TASK REQUIREMENTS: Copy out precisely the lines from the start of the data through the line with "12/04/2022 | 41766.96 |", and keep pictures out of it.

________________________

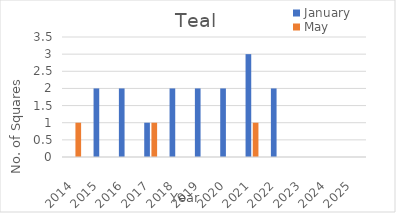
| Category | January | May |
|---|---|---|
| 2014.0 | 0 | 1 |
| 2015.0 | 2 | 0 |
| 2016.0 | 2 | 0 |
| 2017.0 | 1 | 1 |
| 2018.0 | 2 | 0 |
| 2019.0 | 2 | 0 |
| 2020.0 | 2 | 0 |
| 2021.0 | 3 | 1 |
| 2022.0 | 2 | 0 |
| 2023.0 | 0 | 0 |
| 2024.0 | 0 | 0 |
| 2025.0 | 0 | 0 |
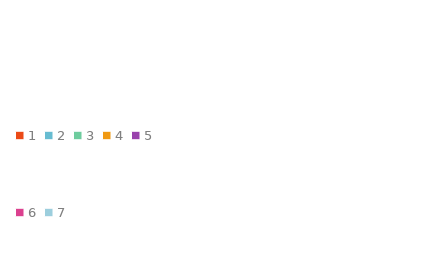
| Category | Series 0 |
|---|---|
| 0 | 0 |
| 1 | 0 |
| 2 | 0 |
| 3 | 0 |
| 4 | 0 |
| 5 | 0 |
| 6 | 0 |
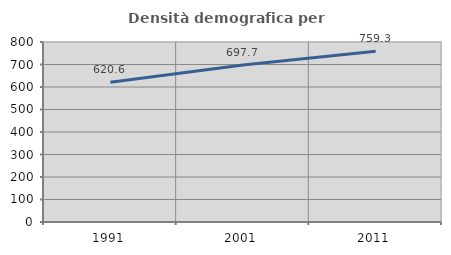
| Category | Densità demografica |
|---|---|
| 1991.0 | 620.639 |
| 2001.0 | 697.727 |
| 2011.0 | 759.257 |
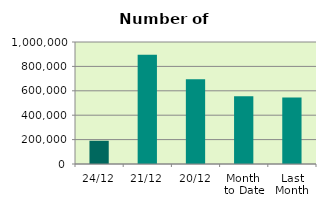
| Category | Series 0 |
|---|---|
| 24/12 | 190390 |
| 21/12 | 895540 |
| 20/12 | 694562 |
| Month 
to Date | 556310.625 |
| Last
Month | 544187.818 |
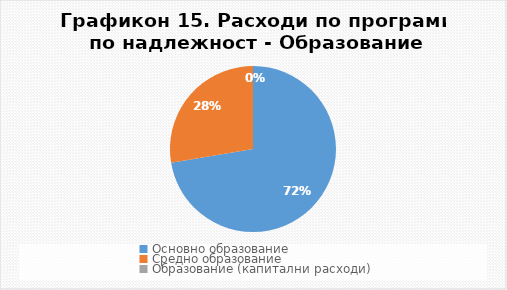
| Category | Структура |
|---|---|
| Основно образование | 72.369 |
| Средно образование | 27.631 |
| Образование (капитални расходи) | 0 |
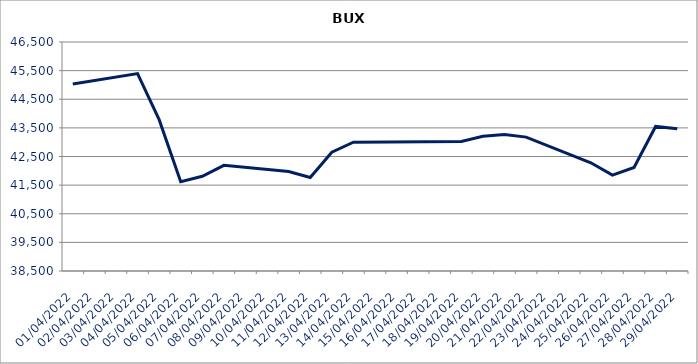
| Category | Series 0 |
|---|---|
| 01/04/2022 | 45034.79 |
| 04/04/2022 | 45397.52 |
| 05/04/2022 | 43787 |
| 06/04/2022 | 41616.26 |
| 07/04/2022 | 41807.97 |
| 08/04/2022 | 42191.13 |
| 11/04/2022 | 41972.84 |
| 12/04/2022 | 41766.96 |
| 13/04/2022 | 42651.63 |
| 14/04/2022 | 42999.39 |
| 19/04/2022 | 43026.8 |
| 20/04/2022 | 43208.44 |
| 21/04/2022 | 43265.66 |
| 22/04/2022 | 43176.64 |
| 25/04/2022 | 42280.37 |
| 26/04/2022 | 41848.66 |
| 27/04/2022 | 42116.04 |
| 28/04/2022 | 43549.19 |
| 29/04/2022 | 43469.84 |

________________________

FINISHED EXERCISE:
| Category | January | May |
|---|---|---|
| 2014.0 | 0 | 1 |
| 2015.0 | 2 | 0 |
| 2016.0 | 2 | 0 |
| 2017.0 | 1 | 1 |
| 2018.0 | 2 | 0 |
| 2019.0 | 2 | 0 |
| 2020.0 | 2 | 0 |
| 2021.0 | 3 | 1 |
| 2022.0 | 2 | 0 |
| 2023.0 | 0 | 0 |
| 2024.0 | 0 | 0 |
| 2025.0 | 0 | 0 |
| Category | Series 0 |
|---|---|
| 0 | 0 |
| 1 | 0 |
| 2 | 0 |
| 3 | 0 |
| 4 | 0 |
| 5 | 0 |
| 6 | 0 |
| Category | Densità demografica |
|---|---|
| 1991.0 | 620.639 |
| 2001.0 | 697.727 |
| 2011.0 | 759.257 |
| Category | Series 0 |
|---|---|
| 24/12 | 190390 |
| 21/12 | 895540 |
| 20/12 | 694562 |
| Month 
to Date | 556310.625 |
| Last
Month | 544187.818 |
| Category | Структура |
|---|---|
| Основно образование | 72.369 |
| Средно образование | 27.631 |
| Образование (капитални расходи) | 0 |
| Category | Series 0 |
|---|---|
| 01/04/2022 | 45034.79 |
| 04/04/2022 | 45397.52 |
| 05/04/2022 | 43787 |
| 06/04/2022 | 41616.26 |
| 07/04/2022 | 41807.97 |
| 08/04/2022 | 42191.13 |
| 11/04/2022 | 41972.84 |
| 12/04/2022 | 41766.96 |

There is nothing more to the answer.